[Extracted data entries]

┄┄┄┄┄┄┄┄┄┄┄┄┄┄┄┄┄┄┄┄

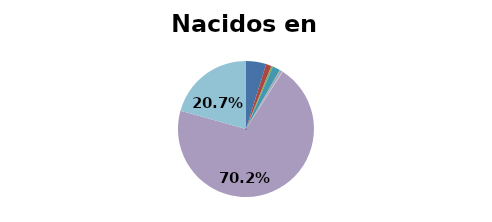
| Category | Nacidos en Colombia |
|---|---|
| Mapuche | 0.048 |
| Aymara | 0.013 |
| Rapa Nui | 0.004 |
| Lican Antai | 0 |
| Quechua | 0.018 |
| Colla | 0.001 |
| Diaguita | 0.005 |
| Kawésqar | 0.001 |
| Yagán o Yámana | 0.001 |
| Otro | 0.702 |
| Pueblo ignorado | 0.207 |
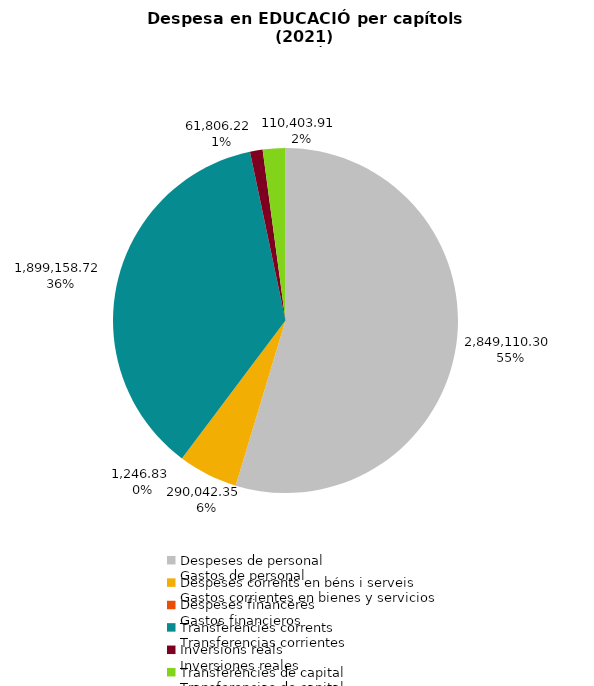
| Category | Series 0 |
|---|---|
| Despeses de personal
Gastos de personal | 2849110.3 |
| Despeses corrents en béns i serveis
Gastos corrientes en bienes y servicios | 290042.35 |
| Despeses financeres
Gastos financieros | 1246.83 |
| Transferències corrents
Transferencias corrientes | 1899158.72 |
| Inversions reals
Inversiones reales | 61806.22 |
| Transferències de capital
Transferencias de capital | 110403.91 |

┄┄┄┄┄┄┄┄┄┄┄┄┄┄┄┄┄┄┄┄

Return all lines in the data that include the word "capital".

◆ **ANSWER SECTION**:
| Transferències de capital
Transferencias de capital | 110403.91 |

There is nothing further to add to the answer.